1. Background
Colorectal cancer (CRC) is a fatal and prevalent disease. According to the World Health Organization (WHO), there have been 4,789,635 CRC cases in 2018. CRC is the third most prevalent cancer and the third cause of cancer-related deaths in Iran (1). About 6% of CRC cases are related to hereditary factors and positive family history in terms of incidence and prevalence; so, it would be curable in the early stages of the disease (2). Lynch syndrome (LS), which is sometimes called hereditary non-polyposis colorectal cancer (HNPCC), is the most common inherited cancer disorder with an autosomal dominant inheritance caused by a germline mutation in one of the DNA mismatch repair (MMR) genes (MLH1, MSH2, MSH6 and PMS2) (3). Some studies have shown that the prevalence of HNPCC is between 2.0 and 10.7% of the total CRCs in Iran, demonstrating the high level of the LS prevalence (4-7). Since LS is one of the most important causes of CRC (8), it is important to determine the advisable diagnostic procedures for the recognition of LS patients (9).
In the past decade, the use of clinical and laboratory techniques and genetic testing for detecting hereditary syndromes has been common.

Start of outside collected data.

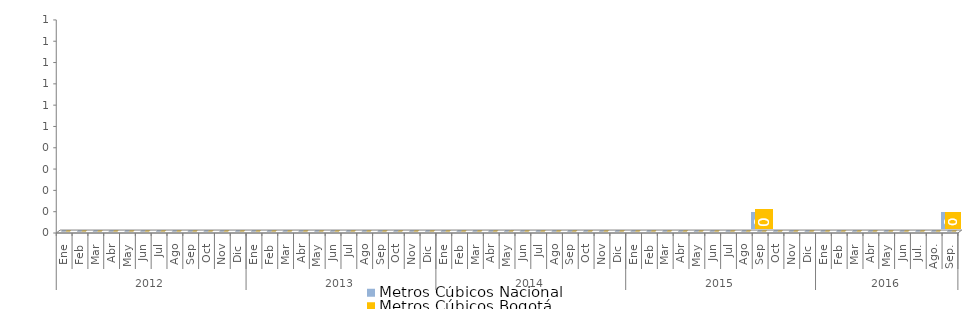
| Category | Metros Cúbicos Nacional | Metros Cúbicos Bogotá |
|---|---|---|
| 0 | 0 | 0 |
| 1 | 0 | 0 |
| 2 | 0 | 0 |
| 3 | 0 | 0 |
| 4 | 0 | 0 |
| 5 | 0 | 0 |
| 6 | 0 | 0 |
| 7 | 0 | 0 |
| 8 | 0 | 0 |
| 9 | 0 | 0 |
| 10 | 0 | 0 |
| 11 | 0 | 0 |
| 12 | 0 | 0 |
| 13 | 0 | 0 |
| 14 | 0 | 0 |
| 15 | 0 | 0 |
| 16 | 0 | 0 |
| 17 | 0 | 0 |
| 18 | 0 | 0 |
| 19 | 0 | 0 |
| 20 | 0 | 0 |
| 21 | 0 | 0 |
| 22 | 0 | 0 |
| 23 | 0 | 0 |
| 24 | 0 | 0 |
| 25 | 0 | 0 |
| 26 | 0 | 0 |
| 27 | 0 | 0 |
| 28 | 0 | 0 |
| 29 | 0 | 0 |
| 30 | 0 | 0 |
| 31 | 0 | 0 |
| 32 | 0 | 0 |
| 33 | 0 | 0 |
| 34 | 0 | 0 |
| 35 | 0 | 0 |
| 36 | 0 | 0 |
| 37 | 0 | 0 |
| 38 | 0 | 0 |
| 39 | 0 | 0 |
| 40 | 0 | 0 |
| 41 | 0 | 0 |
| 42 | 0 | 0 |
| 43 | 0 | 0 |
| 44 | 0 | 0 |
| 45 | 0 | 0 |
| 46 | 0 | 0 |
| 47 | 0 | 0 |
| 48 | 0 | 0 |
| 49 | 0 | 0 |
| 50 | 0 | 0 |
| 51 | 0 | 0 |
| 52 | 0 | 0 |
| 53 | 0 | 0 |
| 54 | 0 | 0 |
| 55 | 0 | 0 |
| 56 | 0 | 0 |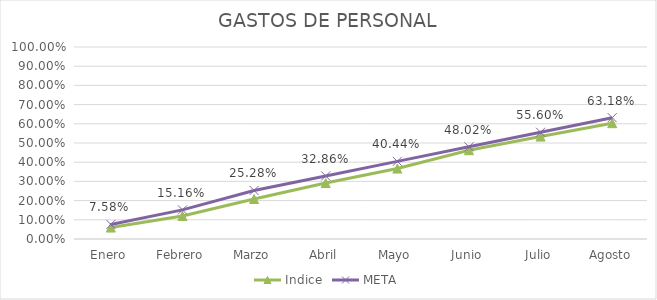
| Category | Indice | META |
|---|---|---|
| Enero | 0.06 | 0.076 |
| Febrero | 0.12 | 0.152 |
| Marzo | 0.208 | 0.253 |
| Abril | 0.291 | 0.329 |
| Mayo | 0.367 | 0.404 |
| Junio | 0.462 | 0.48 |
| Julio | 0.533 | 0.556 |
| Agosto | 0.603 | 0.632 |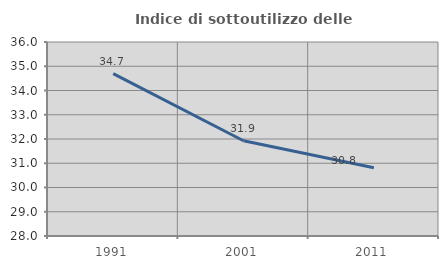
| Category | Indice di sottoutilizzo delle abitazioni  |
|---|---|
| 1991.0 | 34.694 |
| 2001.0 | 31.928 |
| 2011.0 | 30.814 |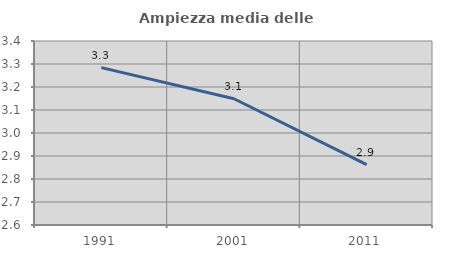
| Category | Ampiezza media delle famiglie |
|---|---|
| 1991.0 | 3.284 |
| 2001.0 | 3.149 |
| 2011.0 | 2.862 |

For the detection of LS, some clinical criteria such as Amsterdam criteria (AC) II or revised bethesda guidelines, and some laboratory techniques including immunohistochemistry (IHC), microsatellite instability (MSI) testing, and next-generation sequencing (NGS) of MMR genes are currently used worldwide (10). The molecular testing techniques, such as IHC and MSI are performed on the tumor tissue specimens and their adjacent healthy tissues; they have a high power to screen the defective genes. Meanwhile, in genetic NGS testing, the blood DNA samples are usually used to detect the germ-line mutations in one of the MMR genes (11).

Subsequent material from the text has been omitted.